• Source information:
-- Opening Marker --
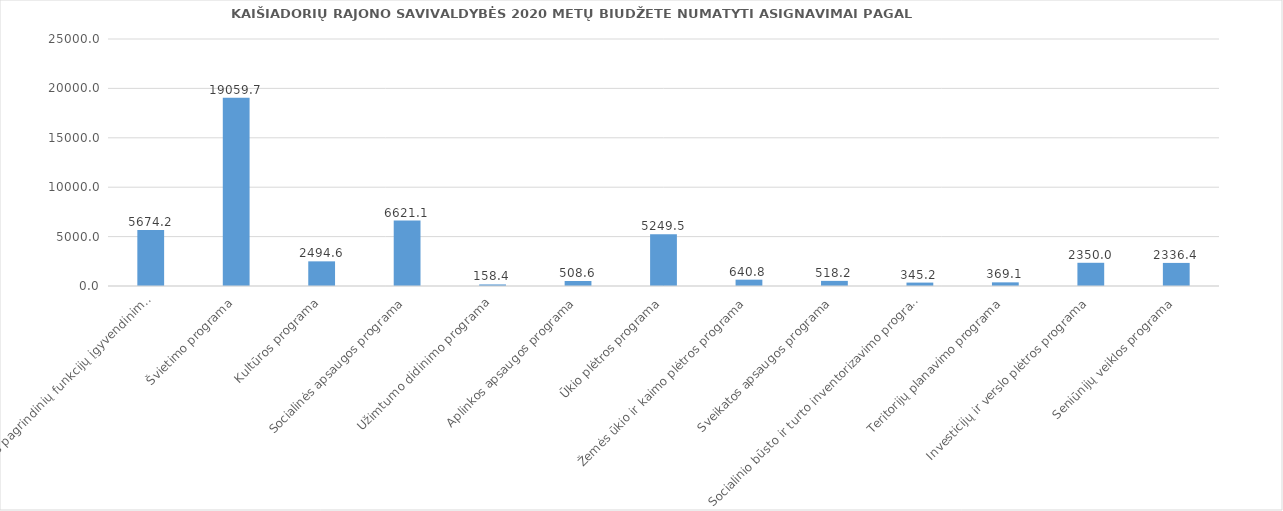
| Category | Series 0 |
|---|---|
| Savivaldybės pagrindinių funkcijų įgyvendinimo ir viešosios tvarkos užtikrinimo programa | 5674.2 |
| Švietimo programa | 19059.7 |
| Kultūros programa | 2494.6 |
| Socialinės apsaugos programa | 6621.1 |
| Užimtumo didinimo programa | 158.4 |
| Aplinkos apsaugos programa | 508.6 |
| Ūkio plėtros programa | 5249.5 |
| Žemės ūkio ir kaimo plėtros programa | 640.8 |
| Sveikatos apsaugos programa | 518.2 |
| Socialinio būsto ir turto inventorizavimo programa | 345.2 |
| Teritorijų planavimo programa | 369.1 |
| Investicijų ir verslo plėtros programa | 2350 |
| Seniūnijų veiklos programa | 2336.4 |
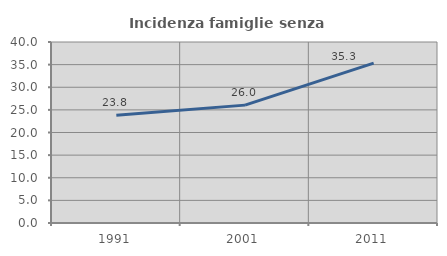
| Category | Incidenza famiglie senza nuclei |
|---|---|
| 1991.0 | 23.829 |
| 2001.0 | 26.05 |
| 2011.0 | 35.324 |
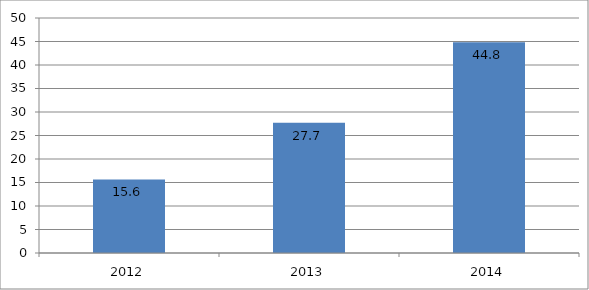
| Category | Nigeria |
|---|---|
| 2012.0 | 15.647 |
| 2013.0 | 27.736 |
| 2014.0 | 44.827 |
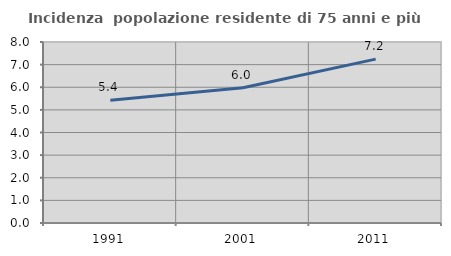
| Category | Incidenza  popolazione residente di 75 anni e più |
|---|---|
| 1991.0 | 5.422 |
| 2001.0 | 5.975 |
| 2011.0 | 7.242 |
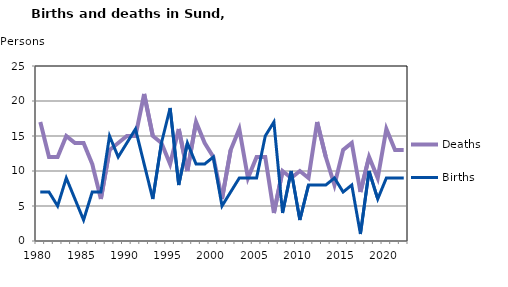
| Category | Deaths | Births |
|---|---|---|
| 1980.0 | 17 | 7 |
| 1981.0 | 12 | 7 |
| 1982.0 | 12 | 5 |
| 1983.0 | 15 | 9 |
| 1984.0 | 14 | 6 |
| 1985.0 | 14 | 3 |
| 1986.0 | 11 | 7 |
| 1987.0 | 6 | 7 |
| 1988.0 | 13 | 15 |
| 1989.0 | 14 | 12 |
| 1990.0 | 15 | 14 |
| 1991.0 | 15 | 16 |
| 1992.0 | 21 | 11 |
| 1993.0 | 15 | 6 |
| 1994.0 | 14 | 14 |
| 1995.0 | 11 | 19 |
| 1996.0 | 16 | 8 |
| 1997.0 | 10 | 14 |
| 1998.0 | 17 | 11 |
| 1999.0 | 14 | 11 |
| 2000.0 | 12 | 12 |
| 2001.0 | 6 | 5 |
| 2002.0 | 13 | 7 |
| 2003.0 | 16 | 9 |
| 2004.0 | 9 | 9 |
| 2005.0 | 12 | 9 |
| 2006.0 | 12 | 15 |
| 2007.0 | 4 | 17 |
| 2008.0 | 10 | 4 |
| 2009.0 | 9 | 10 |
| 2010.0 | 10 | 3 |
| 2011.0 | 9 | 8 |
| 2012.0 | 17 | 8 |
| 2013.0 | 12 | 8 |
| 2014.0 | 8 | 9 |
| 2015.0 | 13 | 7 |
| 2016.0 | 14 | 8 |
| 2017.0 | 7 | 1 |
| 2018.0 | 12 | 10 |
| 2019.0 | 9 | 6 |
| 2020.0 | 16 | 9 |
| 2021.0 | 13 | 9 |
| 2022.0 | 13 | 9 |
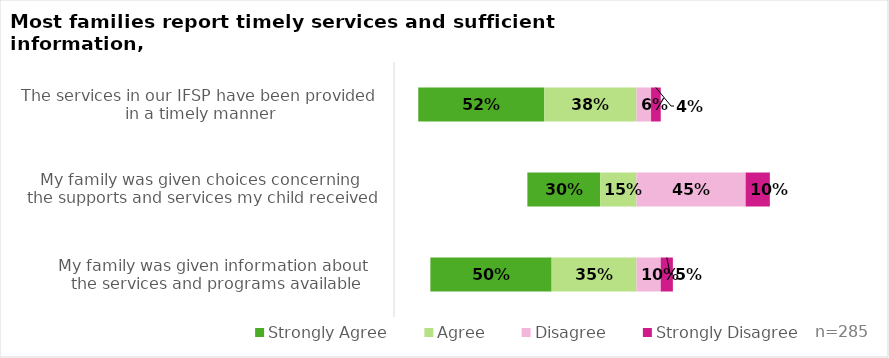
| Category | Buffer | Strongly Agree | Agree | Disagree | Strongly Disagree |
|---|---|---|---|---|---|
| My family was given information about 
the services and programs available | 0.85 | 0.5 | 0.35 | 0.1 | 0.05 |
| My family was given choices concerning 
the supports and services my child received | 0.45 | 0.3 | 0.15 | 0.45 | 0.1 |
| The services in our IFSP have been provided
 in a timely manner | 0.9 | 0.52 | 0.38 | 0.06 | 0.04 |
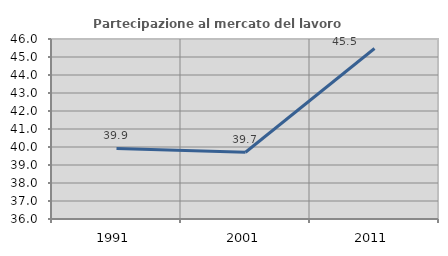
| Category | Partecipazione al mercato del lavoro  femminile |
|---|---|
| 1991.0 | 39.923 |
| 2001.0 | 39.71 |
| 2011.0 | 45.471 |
-- Closing Marker --
• Exercise requirements:
Identify every line above with the string "Incidenza" in it. Copy those lines.

• Solution to the exercise:
| Category | Incidenza famiglie senza nuclei |
| Category | Incidenza  popolazione residente di 75 anni e più |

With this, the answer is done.